I got things going with a rant about how things in Azure feel like Lego pieces which don’t quite fit together. The first five hours of an Azure project generally involves me enjoying how well all of these services fit together. Then, you find a spot where things don’t quite work and then you spend 15 hours trying to bludgeon the thing into submission.
My example was around using Azure Synapse Analytics. I used a Spark pool to train a model, and the notebook worked great, saving my model to Data Lake Storage Gen2 and everything.
Then, I wanted to deploy the model using Azure ML. Now, Azure ML lets you deploy PySpark models, so that’s no problem. The problem was, the model is in HDFS (really Data Lake but let’s not split hairs too much given that Blob Storage is an implementation of WebHDFS) but Azure ML won’t let you use Data Lake Storage for the model location—it needs to be local to the machine. Which means local to the driver. Which is the opposite of what you want with Apache Spark.
The end result was that I could get the pieces to fit, but it involved a bit too much welding, filing, and sanding for my taste.
Dealing with a Production Outage
Tracy tells a story of teamwork during an outage. I’d link to it, but unfortunately she’s dealing with a blog outage.
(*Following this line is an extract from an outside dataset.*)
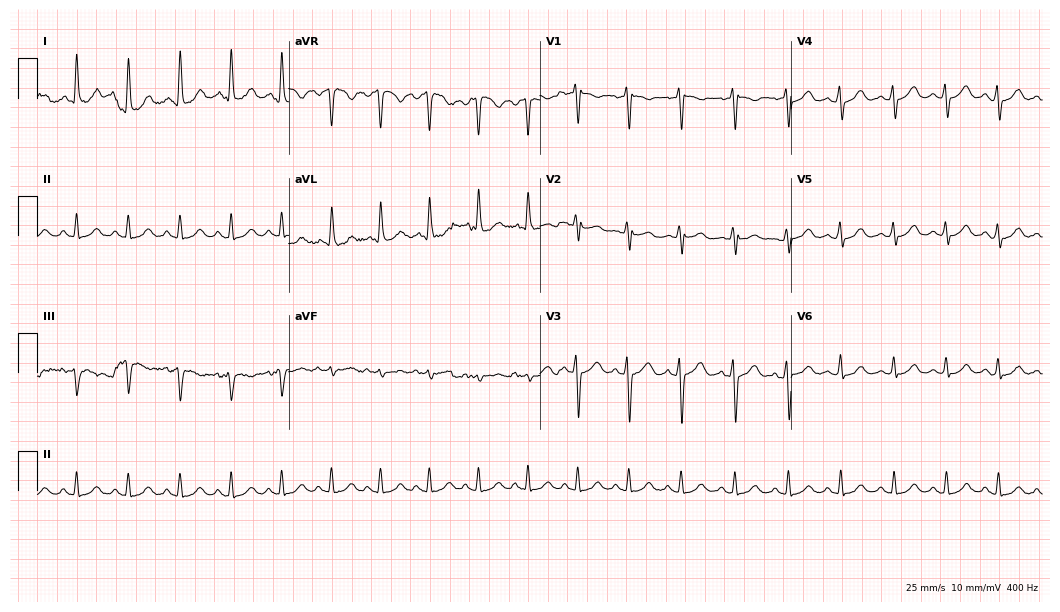
Resting 12-lead electrocardiogram. Patient: a female, 45 years old. The tracing shows sinus tachycardia (a sinus rate of 100 beats per minute or more).

How is the DBA Role Evolving?
Mala couldn’t make it tonight but she did give us a great topic: how is the DBA role evolving?
I took it three ways, noting that this is focused on “production DBAs” rather than database developers:
Is the DBA role evolving? My short answer is, I can argue either way. On the “yes” side, DBAs are expected to have more development skills than they had before. We want them to know about source control, Powershell, and DevOps. They also, in cloud environments, have fewer knobs to turn and lose ultimate control over the machine. But on the “no” side, the key set of DBA roles hasn’t really changed that much over the past several decades. Think about taking backups and testing restoration, ensuring high availability and/or disaster recovery, preventing or correcting corruption, tuning performance, and monitoring systems. The means have changed but the motivations and goals are the same.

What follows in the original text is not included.